Methods: This was single-center pilot sub-study from the SavvyWire EFficacy and SafEty in Transcatheter Aortic Valve Implantation Procedures (SAFE-TAVI) trial. Participants received either the Evolut PRO+ or Neo for native valve severe aortic stenosis and the SavvyWire (OpSens Medical) was used for device delivery, pacing, and continuous left ventricular and aortic pressure measurements. For the Evolut, evaluation was done for baseline, two-thirds of valve deployment (still recapturable), 90% of valve deployment (no longer recapturable), and post-deployment hemodynamics. For the Neo, analysis was done at baseline, after the first step (top-crown deployment), and at final status.
Results: Nineteen patients were included (Evolut = 15; Neo = 4). There were no statistically significant changes in peak-to-peak gradients (44 mm Hg [IQR:33-69] vs 43 mm Hg [IQR:26-62], P = .41) between baseline and two-thirds of valve deployment in the Evolut patients. There was a significant decrease in mean (40 mm Hg [IQR:32-54] vs 14 mm Hg [IQR:10-18], P less than .001) and peak-to-peak (43 mmHg [IQRS:26-62] vs 9 mm Hg [IQR:8-13], P less than .001) transvalvular gradients between two-thirds and 90% of valve deployment for Evolut. Neo patients exhibited a decrease in transvalvular gradients after top-crown deployment (42.5 mm Hg baseline vs 13 mm Hg).

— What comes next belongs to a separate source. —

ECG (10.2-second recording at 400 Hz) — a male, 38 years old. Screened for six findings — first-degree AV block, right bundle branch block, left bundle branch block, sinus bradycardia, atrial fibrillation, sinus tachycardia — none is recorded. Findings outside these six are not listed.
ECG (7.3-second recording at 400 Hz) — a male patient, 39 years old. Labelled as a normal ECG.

Conclusions: Transvalvular gradients did not vary between the point of "no-recapture" compared to baseline values in patients receiving the Evolut, whereas a significant reduction in transvalvular gradients was observed when the valve was deployed at 90% and fully deployed. The Neo valve was slightly obstructive after the first step of deployment.

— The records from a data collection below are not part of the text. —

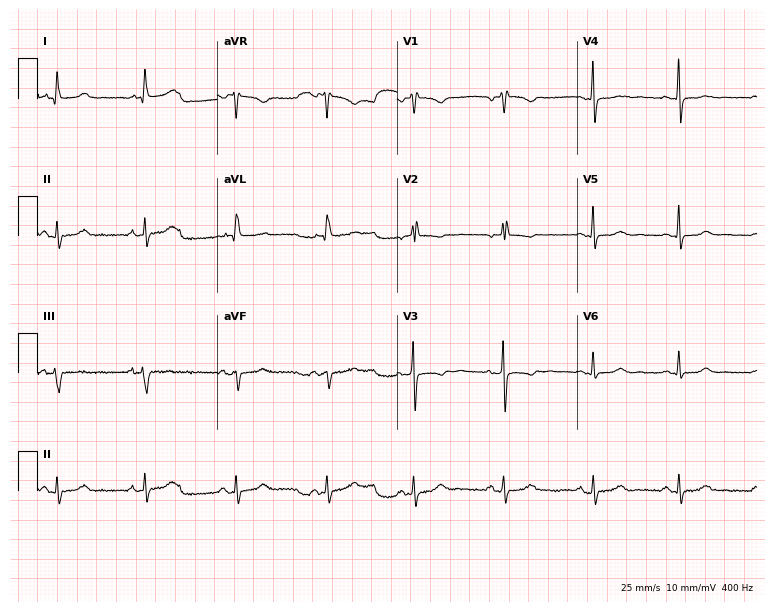
Electrocardiogram (7.3-second recording at 400 Hz), a female, 47 years old. Of the six screened findings (first-degree AV block, right bundle branch block (RBBB), left bundle branch block (LBBB), sinus bradycardia, atrial fibrillation (AF), sinus tachycardia), none is recorded.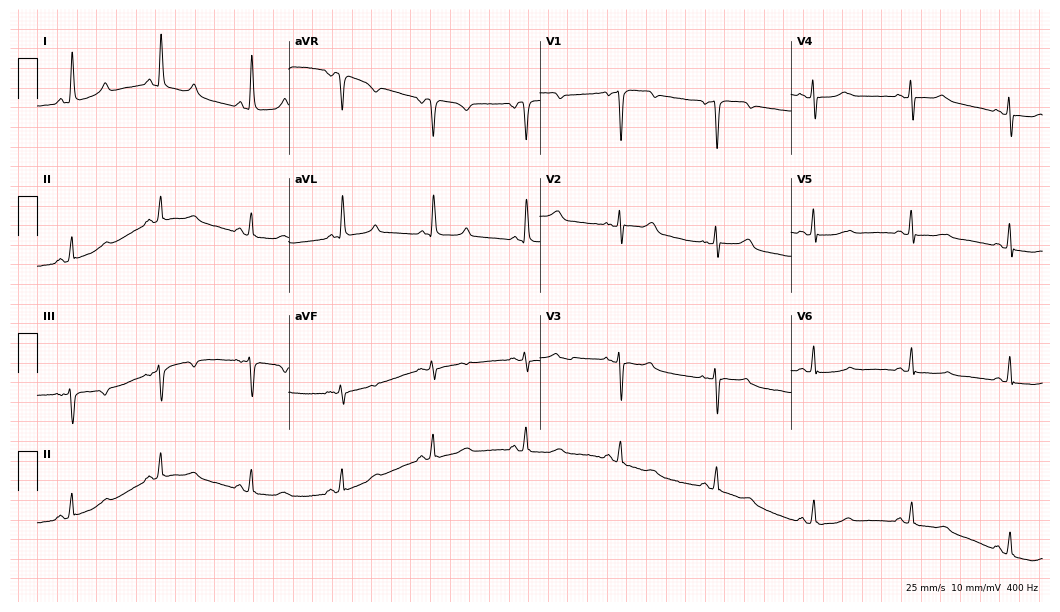
12-lead ECG from a 46-year-old woman. No first-degree AV block, right bundle branch block, left bundle branch block, sinus bradycardia, atrial fibrillation or sinus tachycardia recorded for this tracing. Only these six findings were labelled.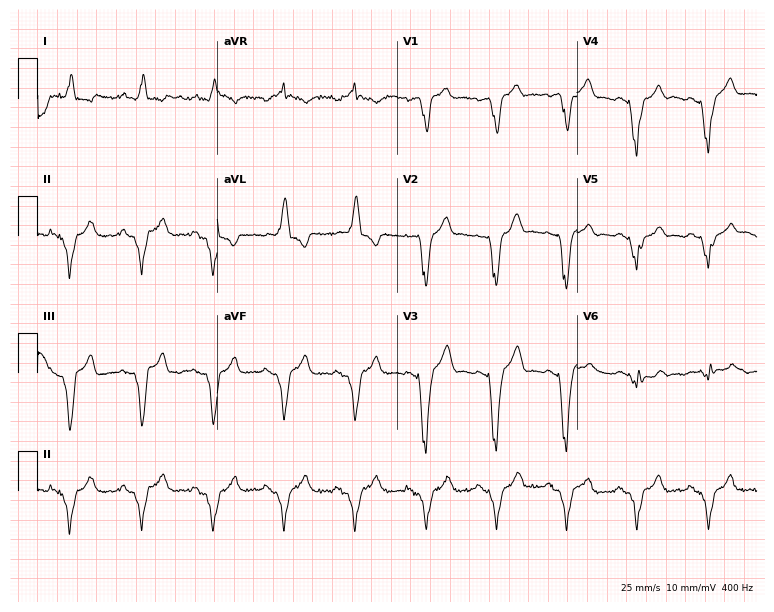
Standard 12-lead ECG recorded from a male patient, 79 years old (7.3-second recording at 400 Hz). The tracing shows left bundle branch block (LBBB).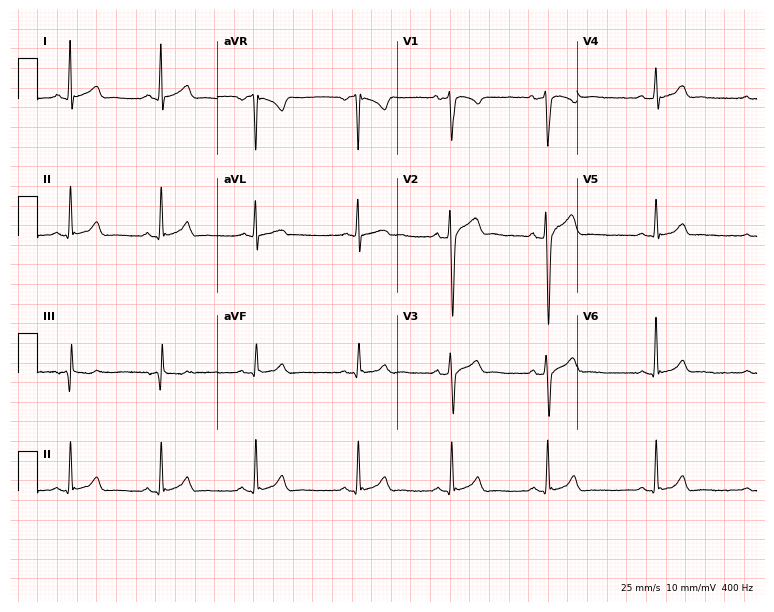
ECG (7.3-second recording at 400 Hz) — a man, 20 years old. Labelled as a normal ECG.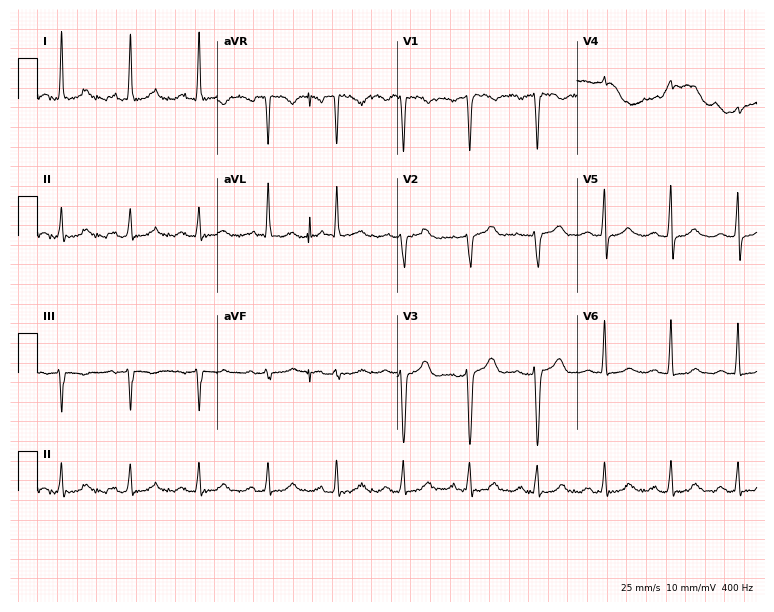
12-lead ECG (7.3-second recording at 400 Hz) from a 42-year-old woman. Labelled as a normal ECG.

目的:我们对 Evolut 和 Neo 部署过程中的瓣膜血流动力学性能知之甚少。我们的目的是评估 Evolut PRO+ (美敦力)和 Neo(波士顿科学)系统在 TAVR 术中几个术中时间点的跨瓣膜平均梯度和峰-峰梯度:本研究是经导管主动脉瓣植入术(SavvyWire EFficacy and SafEty in Transcatheter Aortic Valve Implantation Procedures,SAFE-TAVI)试验的单中心试点子研究。参试者接受 Evolut PRO+ 或 Neo 治疗原生瓣膜重度主动脉瓣狭窄,SavvyWire(OpSens Medical)用于设备输送、起搏以及连续左心室和主动脉压力测量。对 Evolut 进行了基线、三分之二瓣膜部署(仍可再捕获)、90% 瓣膜部署(不再可再捕获)和部署后血液动力学评估。对于 Neo,则对基线、第一步(顶冠置入)后和最终状态进行了分析:共纳入 19 名患者(Evolut = 15;Neo = 4)。Evolut 患者的峰-峰梯度(44 mm Hg [IQR:33-69] vs 43 mm Hg [IQR:26-62], P = .41)在基线和瓣膜置入三分之二时的变化无统计学意义。Evolut 患者在瓣膜置入三分之二至 90% 期间,平均跨瓣梯度(40 mm Hg [IQR:32-54] vs 14 mm Hg [IQR:10-18],P 小于 0.001)和峰-峰梯度(43 mm Hg [IQRS:26-62] vs 9 mm Hg [IQR:8-13],P 小于 0.001)均明显下降。Neo患者在上冠置入后的跨瓣梯度有所下降(基线42.5 mm Hg vs 13 mm Hg):结论:与基线值相比,接受Evolut治疗的患者在 "无回声 "点之间的跨瓣梯度没有变化,而当瓣膜张开90%和完全张开时,跨瓣梯度明显降低。Neo瓣膜在第一步展开后略有阻塞。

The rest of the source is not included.